[[ Data extracts, beginning ]]

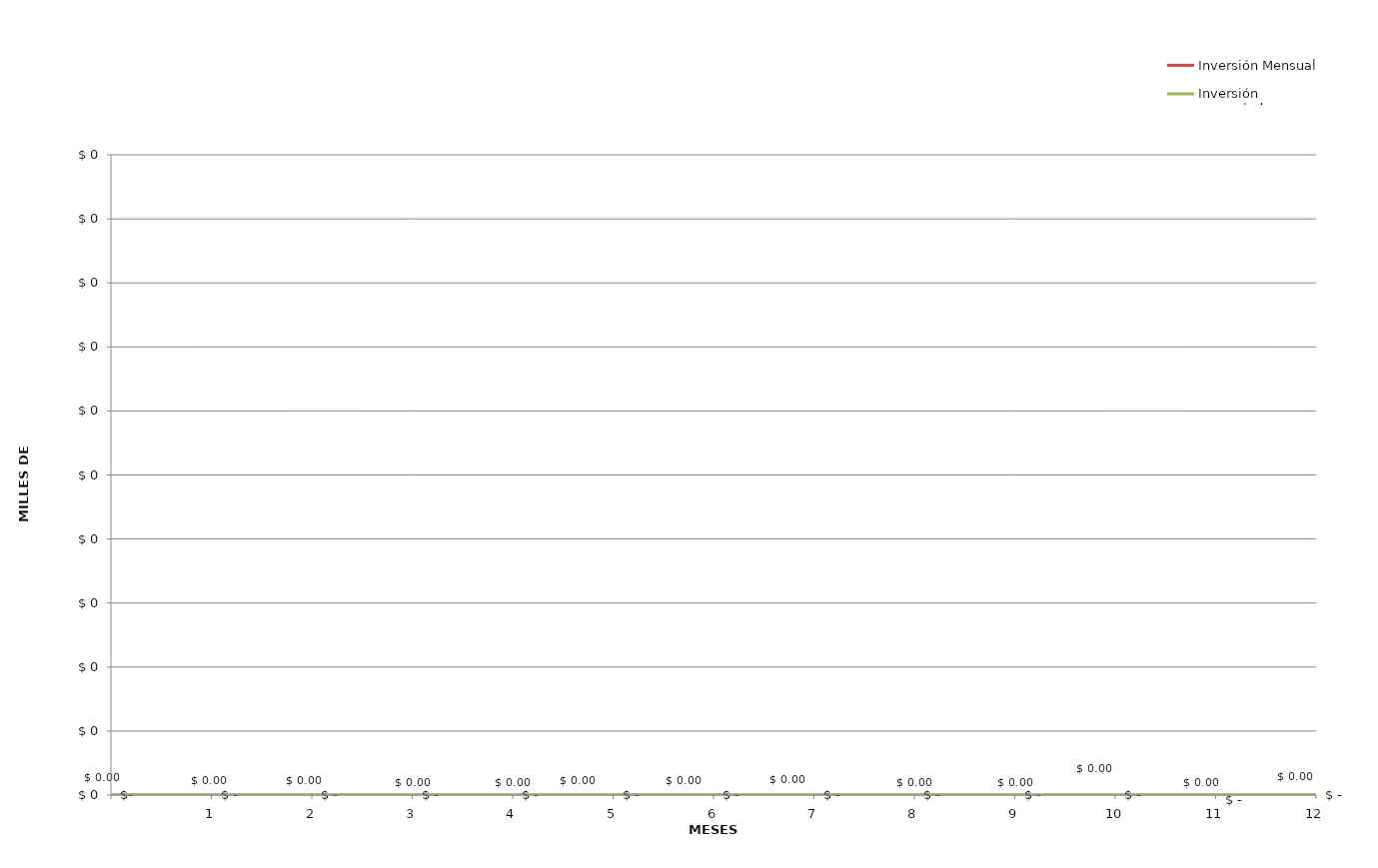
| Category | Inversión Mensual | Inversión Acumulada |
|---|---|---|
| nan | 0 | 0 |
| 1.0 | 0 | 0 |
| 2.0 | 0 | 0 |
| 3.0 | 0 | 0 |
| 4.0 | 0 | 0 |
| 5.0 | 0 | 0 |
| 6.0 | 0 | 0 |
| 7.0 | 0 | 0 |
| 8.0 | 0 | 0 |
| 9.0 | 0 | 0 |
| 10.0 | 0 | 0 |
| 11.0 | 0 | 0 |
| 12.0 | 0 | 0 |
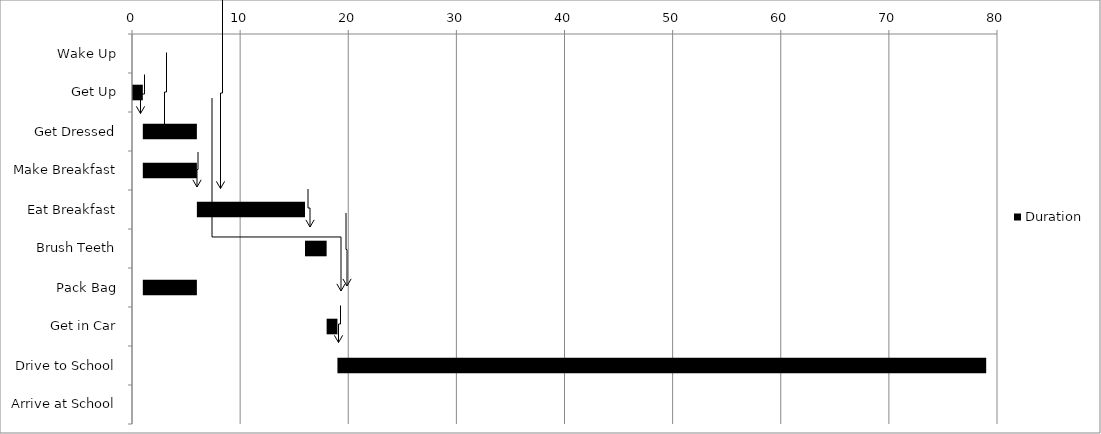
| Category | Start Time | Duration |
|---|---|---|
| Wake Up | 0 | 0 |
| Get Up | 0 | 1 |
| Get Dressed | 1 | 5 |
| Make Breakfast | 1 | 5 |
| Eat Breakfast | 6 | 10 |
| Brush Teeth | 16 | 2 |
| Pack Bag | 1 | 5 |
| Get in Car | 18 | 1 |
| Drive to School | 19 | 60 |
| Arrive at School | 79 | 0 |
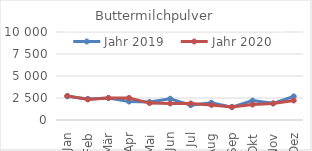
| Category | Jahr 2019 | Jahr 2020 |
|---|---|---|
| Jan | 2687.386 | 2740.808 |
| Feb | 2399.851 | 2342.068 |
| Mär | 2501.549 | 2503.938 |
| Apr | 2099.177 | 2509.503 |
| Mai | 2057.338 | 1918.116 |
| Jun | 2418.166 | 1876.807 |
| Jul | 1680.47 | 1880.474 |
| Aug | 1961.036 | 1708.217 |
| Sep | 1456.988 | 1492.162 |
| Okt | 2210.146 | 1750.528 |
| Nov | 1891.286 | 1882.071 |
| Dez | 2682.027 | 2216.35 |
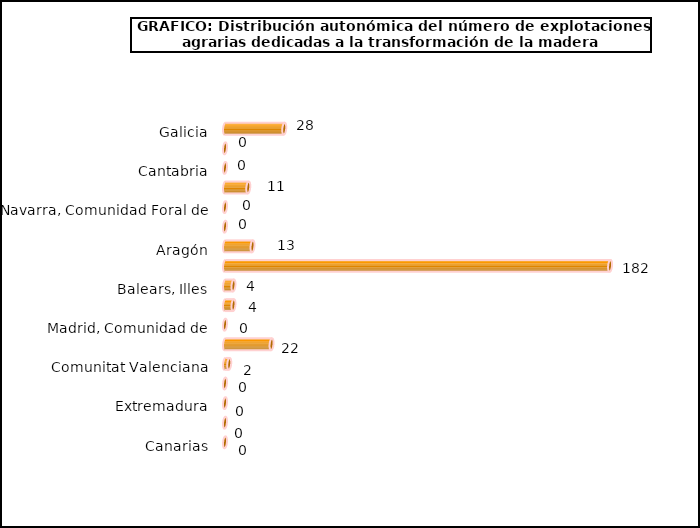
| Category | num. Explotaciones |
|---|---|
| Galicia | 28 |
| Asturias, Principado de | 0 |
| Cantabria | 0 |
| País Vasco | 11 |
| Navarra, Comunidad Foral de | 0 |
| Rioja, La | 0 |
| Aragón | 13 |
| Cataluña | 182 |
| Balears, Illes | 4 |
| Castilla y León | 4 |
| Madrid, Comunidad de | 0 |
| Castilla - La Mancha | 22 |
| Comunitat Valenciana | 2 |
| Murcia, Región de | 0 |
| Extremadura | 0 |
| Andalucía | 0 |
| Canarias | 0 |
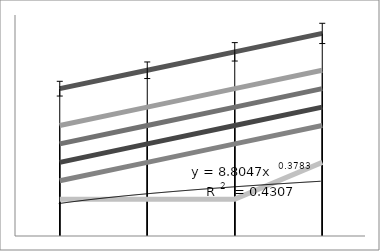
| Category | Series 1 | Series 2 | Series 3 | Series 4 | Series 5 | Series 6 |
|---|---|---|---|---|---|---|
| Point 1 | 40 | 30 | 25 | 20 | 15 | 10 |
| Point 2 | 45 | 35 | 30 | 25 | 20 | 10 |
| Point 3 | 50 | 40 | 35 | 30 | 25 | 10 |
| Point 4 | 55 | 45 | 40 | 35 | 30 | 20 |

[[ Data extracts, end ]]

- [Work task] Return exactly the lines of the material above, starting at the line containing "Wake Up | 0 | 0 |" and finishing at the line containing "Cantabria | 0 |", without any pictures.

- [Result for this exercise]
| Wake Up | 0 | 0 |
| Get Up | 0 | 1 |
| Get Dressed | 1 | 5 |
| Make Breakfast | 1 | 5 |
| Eat Breakfast | 6 | 10 |
| Brush Teeth | 16 | 2 |
| Pack Bag | 1 | 5 |
| Get in Car | 18 | 1 |
| Drive to School | 19 | 60 |
| Arrive at School | 79 | 0 |
| Category | Jahr 2019 | Jahr 2020 |
|---|---|---|
| Jan | 2687.386 | 2740.808 |
| Feb | 2399.851 | 2342.068 |
| Mär | 2501.549 | 2503.938 |
| Apr | 2099.177 | 2509.503 |
| Mai | 2057.338 | 1918.116 |
| Jun | 2418.166 | 1876.807 |
| Jul | 1680.47 | 1880.474 |
| Aug | 1961.036 | 1708.217 |
| Sep | 1456.988 | 1492.162 |
| Okt | 2210.146 | 1750.528 |
| Nov | 1891.286 | 1882.071 |
| Dez | 2682.027 | 2216.35 |
| Category | num. Explotaciones |
|---|---|
| Galicia | 28 |
| Asturias, Principado de | 0 |
| Cantabria | 0 |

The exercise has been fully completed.